#### DATA EXCERPT
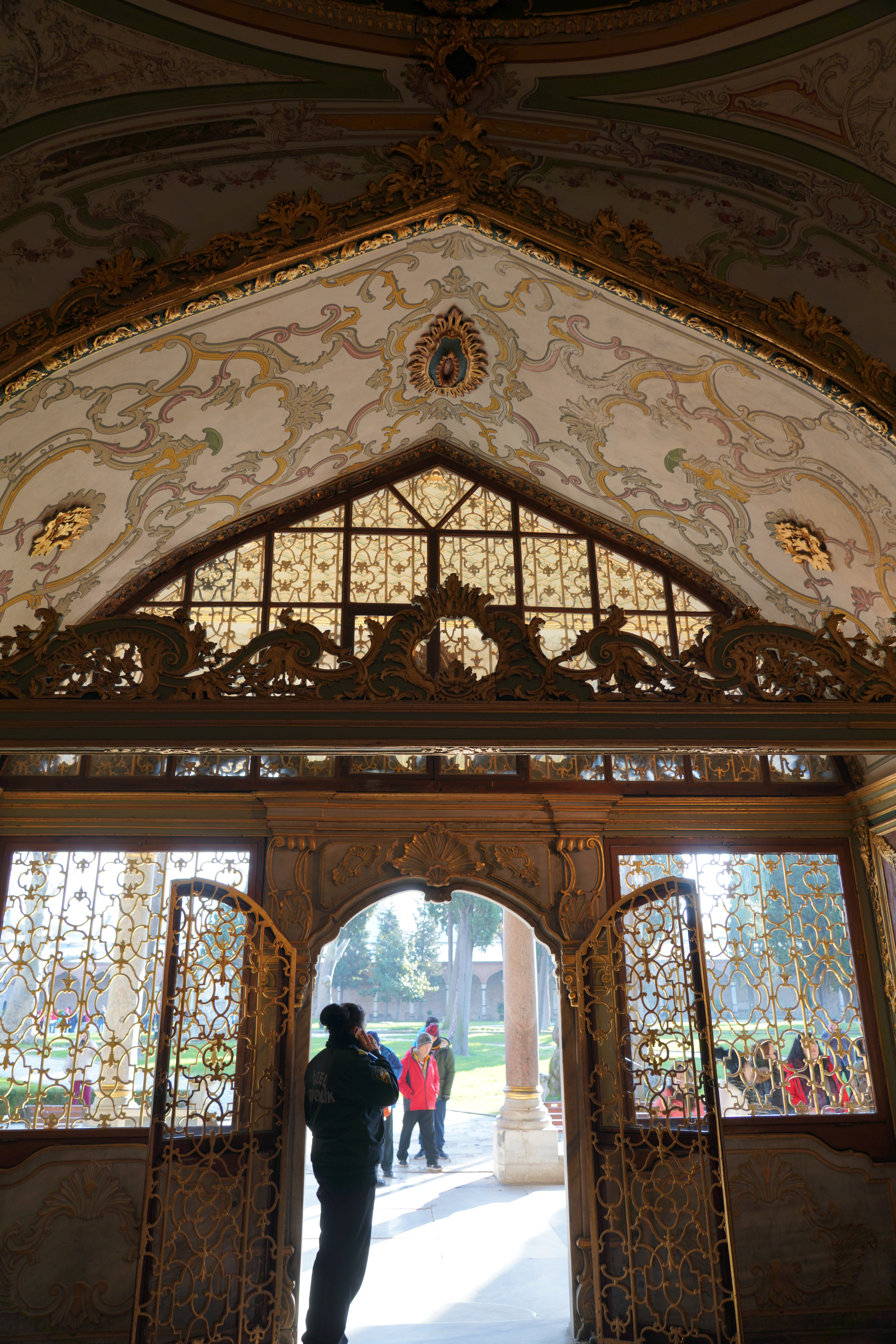 20180115_Topkapi_8046
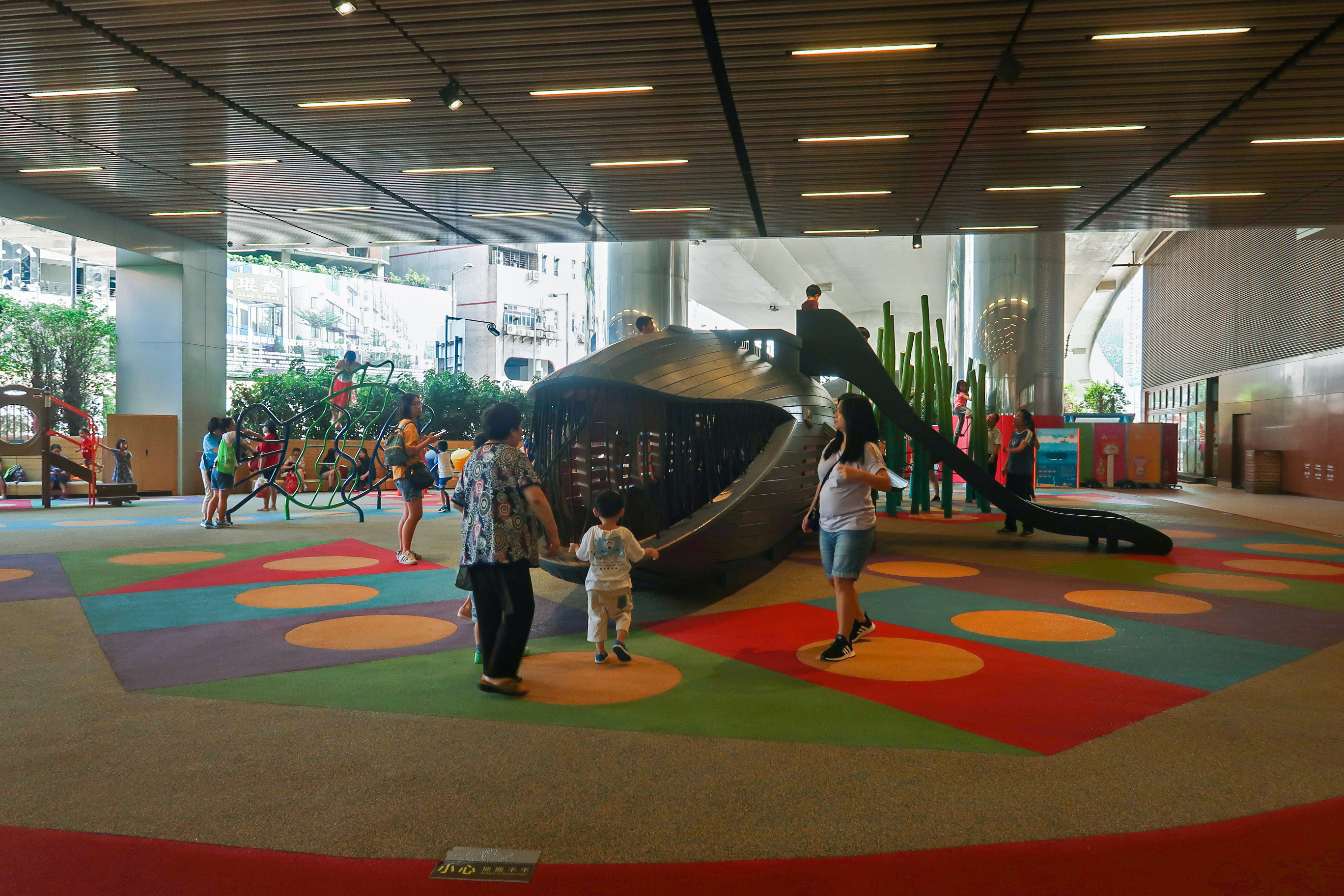 D Park Whale Garden
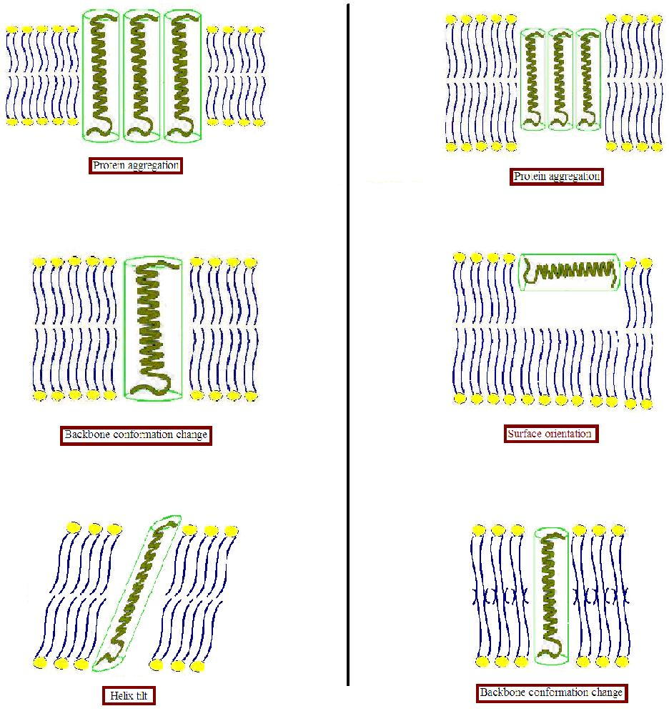 hydrophobic mismatch
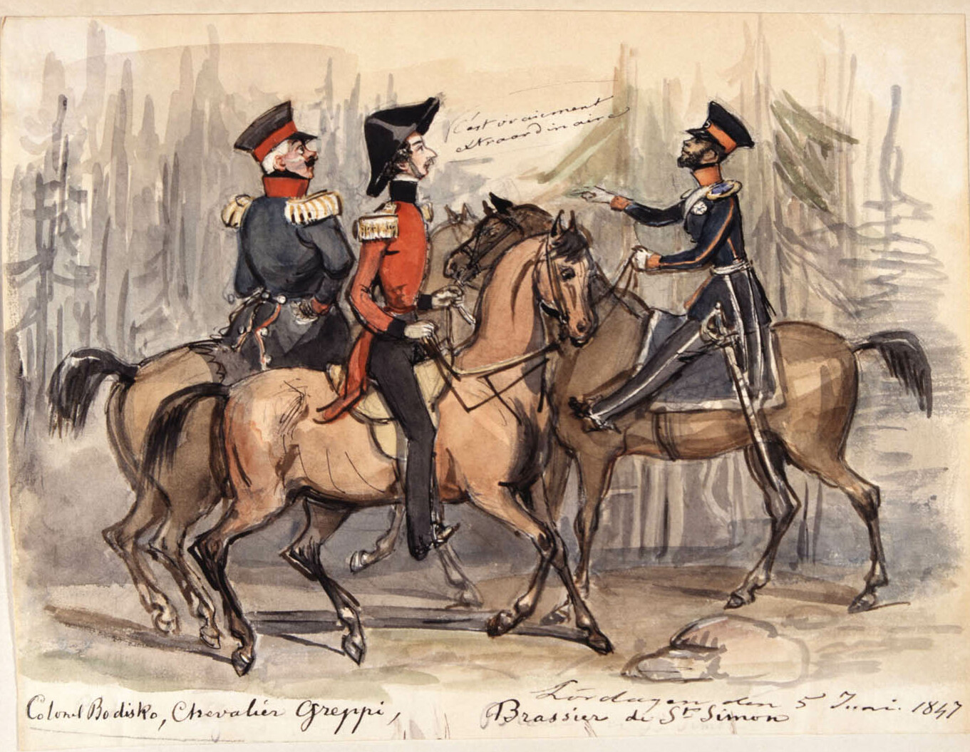 Militärer till häst, lördagen den 5 juni 1847. "Colonel Bodisco, Chevalier Greppi, Brassier de S:t Simon". Akvarell av Fritz von Dardel.

#### TASK DETAILS
Apart from the images, print all the material above exactly as given.

#### RESULT BELOW
 20180115_Topkapi_8046
 D Park Whale Garden
 hydrophobic mismatch
 Militärer till häst, lördagen den 5 juni 1847. "Colonel Bodisco, Chevalier Greppi, Brassier de S:t Simon". Akvarell av Fritz von Dardel.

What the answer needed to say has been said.